WORK TO BE COMPLETED: Exclude the pictures and reproduce exactly the lines that run from the one holding "1/29/24 | 6.7 |" to the end of the entries below.

START DATA TO USE

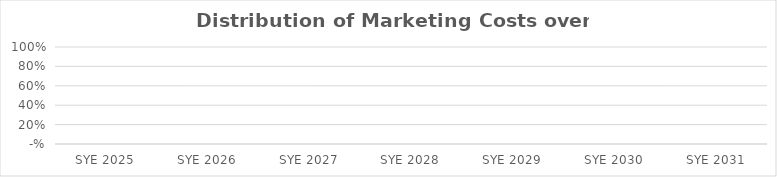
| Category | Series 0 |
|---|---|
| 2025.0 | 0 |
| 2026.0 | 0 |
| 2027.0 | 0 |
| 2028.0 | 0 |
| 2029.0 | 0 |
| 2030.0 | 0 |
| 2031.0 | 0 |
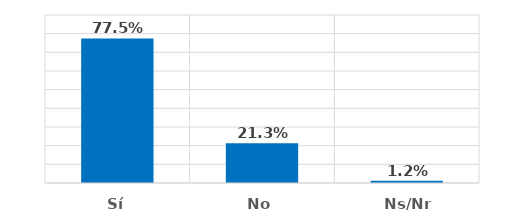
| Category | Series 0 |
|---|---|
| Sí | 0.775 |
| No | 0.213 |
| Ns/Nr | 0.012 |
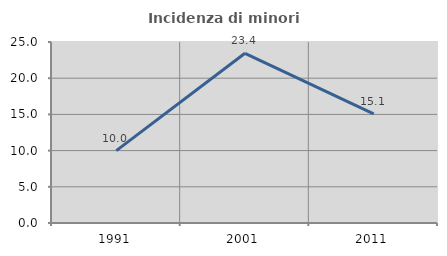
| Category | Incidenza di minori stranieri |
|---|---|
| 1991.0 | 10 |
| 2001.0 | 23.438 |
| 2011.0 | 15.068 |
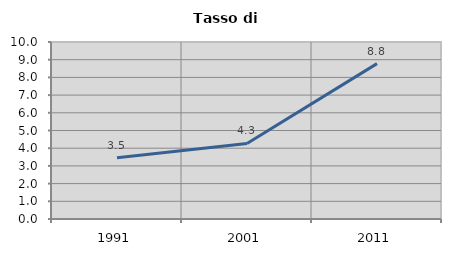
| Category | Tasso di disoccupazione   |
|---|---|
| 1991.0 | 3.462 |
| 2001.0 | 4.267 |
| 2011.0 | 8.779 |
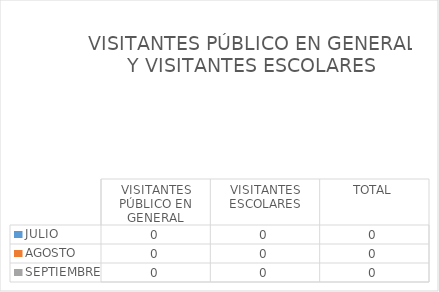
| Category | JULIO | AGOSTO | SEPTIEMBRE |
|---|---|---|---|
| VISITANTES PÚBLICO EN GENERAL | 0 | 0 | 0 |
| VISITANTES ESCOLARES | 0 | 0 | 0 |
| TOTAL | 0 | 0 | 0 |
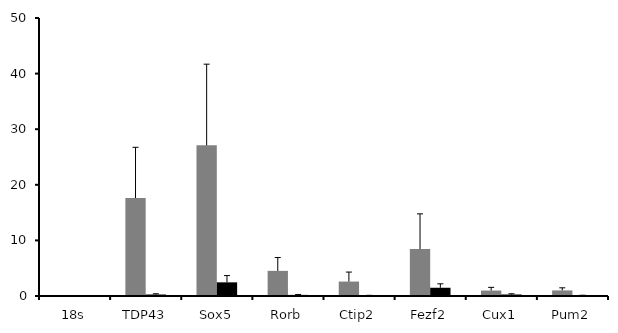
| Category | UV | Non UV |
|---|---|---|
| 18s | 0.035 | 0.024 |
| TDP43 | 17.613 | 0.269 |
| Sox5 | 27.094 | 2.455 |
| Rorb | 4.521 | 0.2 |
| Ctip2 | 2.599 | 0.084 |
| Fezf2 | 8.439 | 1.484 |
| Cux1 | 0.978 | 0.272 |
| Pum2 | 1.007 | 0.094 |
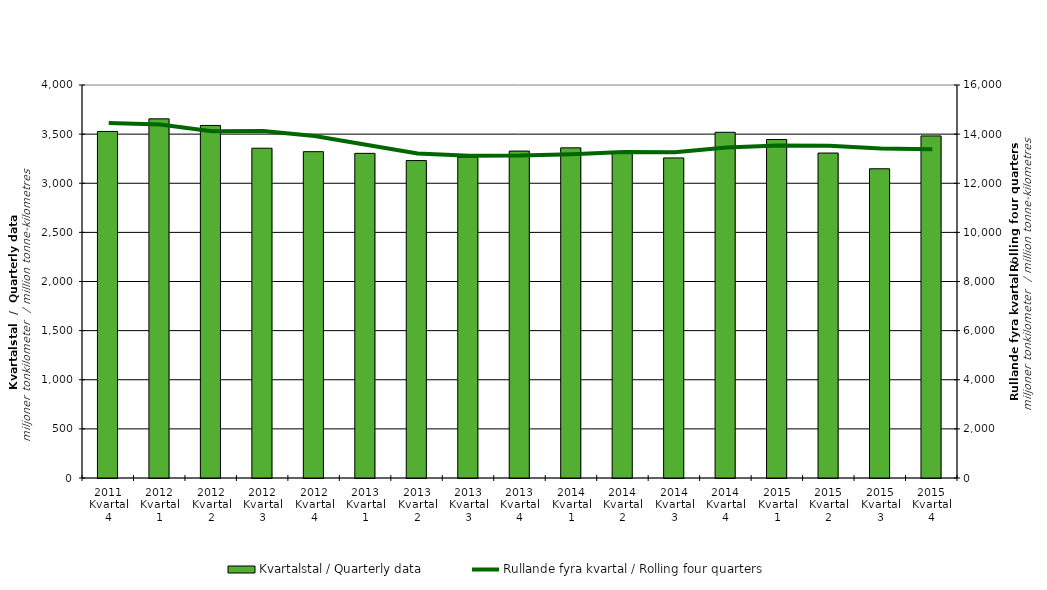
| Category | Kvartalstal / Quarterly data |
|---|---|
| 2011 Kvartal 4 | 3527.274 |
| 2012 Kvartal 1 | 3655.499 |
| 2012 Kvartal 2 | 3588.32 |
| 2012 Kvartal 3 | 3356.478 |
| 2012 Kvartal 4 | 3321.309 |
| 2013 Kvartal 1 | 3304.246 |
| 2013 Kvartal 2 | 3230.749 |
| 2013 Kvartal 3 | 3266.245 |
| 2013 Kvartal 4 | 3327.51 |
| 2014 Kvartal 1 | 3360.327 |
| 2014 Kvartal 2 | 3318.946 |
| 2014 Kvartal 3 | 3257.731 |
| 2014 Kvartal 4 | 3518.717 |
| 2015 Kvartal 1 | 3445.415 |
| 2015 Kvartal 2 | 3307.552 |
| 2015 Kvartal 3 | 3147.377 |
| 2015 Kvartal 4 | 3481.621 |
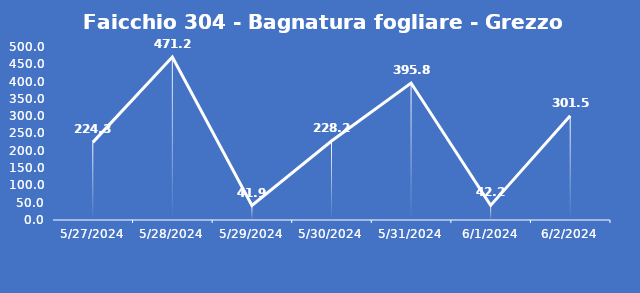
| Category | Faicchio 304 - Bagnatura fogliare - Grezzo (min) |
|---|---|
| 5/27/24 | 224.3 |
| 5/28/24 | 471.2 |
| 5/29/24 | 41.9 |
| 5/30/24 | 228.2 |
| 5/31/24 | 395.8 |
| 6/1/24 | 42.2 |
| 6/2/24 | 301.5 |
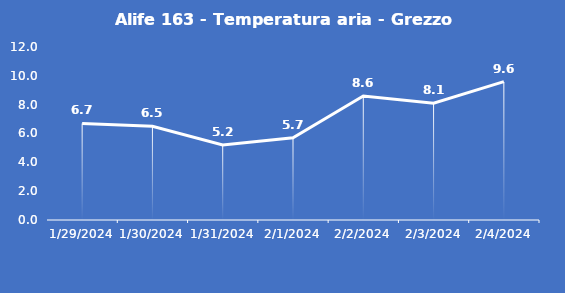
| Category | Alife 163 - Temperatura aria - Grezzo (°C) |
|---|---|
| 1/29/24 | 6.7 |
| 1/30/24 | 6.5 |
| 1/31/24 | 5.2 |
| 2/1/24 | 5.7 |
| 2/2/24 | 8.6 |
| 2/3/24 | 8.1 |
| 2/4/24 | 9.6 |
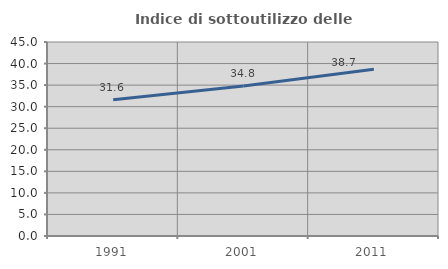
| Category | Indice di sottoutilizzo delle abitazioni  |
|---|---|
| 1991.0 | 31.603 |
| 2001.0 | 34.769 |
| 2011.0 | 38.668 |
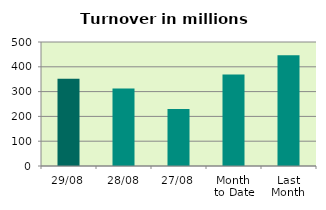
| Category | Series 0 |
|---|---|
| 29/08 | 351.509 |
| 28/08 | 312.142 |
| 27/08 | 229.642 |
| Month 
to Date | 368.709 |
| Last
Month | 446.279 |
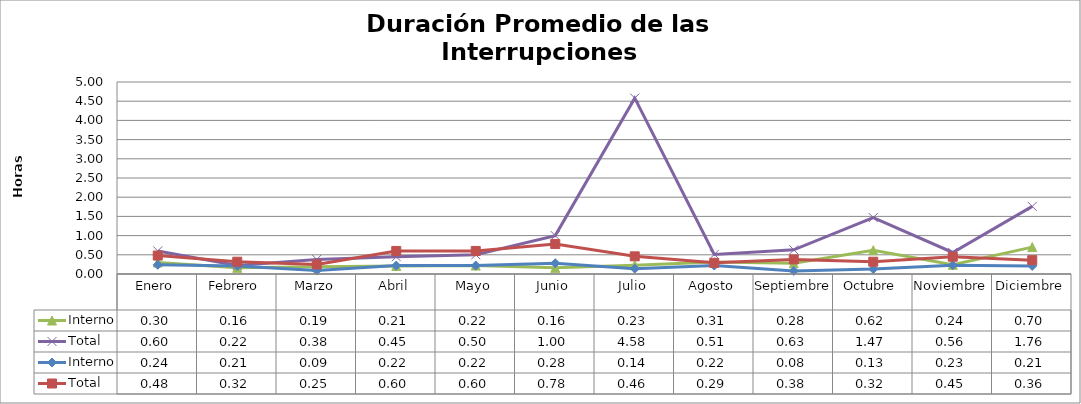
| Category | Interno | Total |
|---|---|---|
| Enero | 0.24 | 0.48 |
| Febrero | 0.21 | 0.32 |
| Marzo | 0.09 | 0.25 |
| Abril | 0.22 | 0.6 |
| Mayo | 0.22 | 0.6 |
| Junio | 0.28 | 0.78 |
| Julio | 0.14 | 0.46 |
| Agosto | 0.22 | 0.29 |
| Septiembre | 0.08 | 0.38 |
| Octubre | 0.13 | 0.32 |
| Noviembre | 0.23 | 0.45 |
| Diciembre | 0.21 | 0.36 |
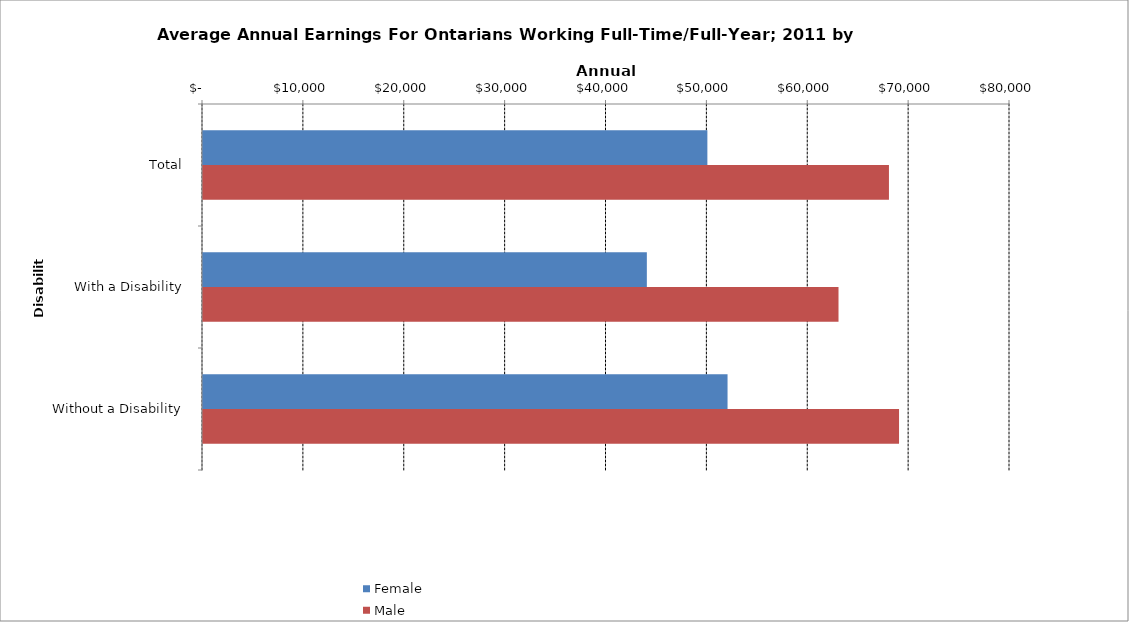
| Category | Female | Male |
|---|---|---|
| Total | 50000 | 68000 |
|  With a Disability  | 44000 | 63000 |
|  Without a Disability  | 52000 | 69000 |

END DATA TO USE

YOUR SOLUTION:
| 1/29/24 | 6.7 |
| 1/30/24 | 6.5 |
| 1/31/24 | 5.2 |
| 2/1/24 | 5.7 |
| 2/2/24 | 8.6 |
| 2/3/24 | 8.1 |
| 2/4/24 | 9.6 |
| Category | Indice di sottoutilizzo delle abitazioni  |
|---|---|
| 1991.0 | 31.603 |
| 2001.0 | 34.769 |
| 2011.0 | 38.668 |
| Category | Series 0 |
|---|---|
| 29/08 | 351.509 |
| 28/08 | 312.142 |
| 27/08 | 229.642 |
| Month 
to Date | 368.709 |
| Last
Month | 446.279 |
| Category | Interno | Total |
|---|---|---|
| Enero | 0.24 | 0.48 |
| Febrero | 0.21 | 0.32 |
| Marzo | 0.09 | 0.25 |
| Abril | 0.22 | 0.6 |
| Mayo | 0.22 | 0.6 |
| Junio | 0.28 | 0.78 |
| Julio | 0.14 | 0.46 |
| Agosto | 0.22 | 0.29 |
| Septiembre | 0.08 | 0.38 |
| Octubre | 0.13 | 0.32 |
| Noviembre | 0.23 | 0.45 |
| Diciembre | 0.21 | 0.36 |
| Category | Female | Male |
|---|---|---|
| Total | 50000 | 68000 |
|  With a Disability  | 44000 | 63000 |
|  Without a Disability  | 52000 | 69000 |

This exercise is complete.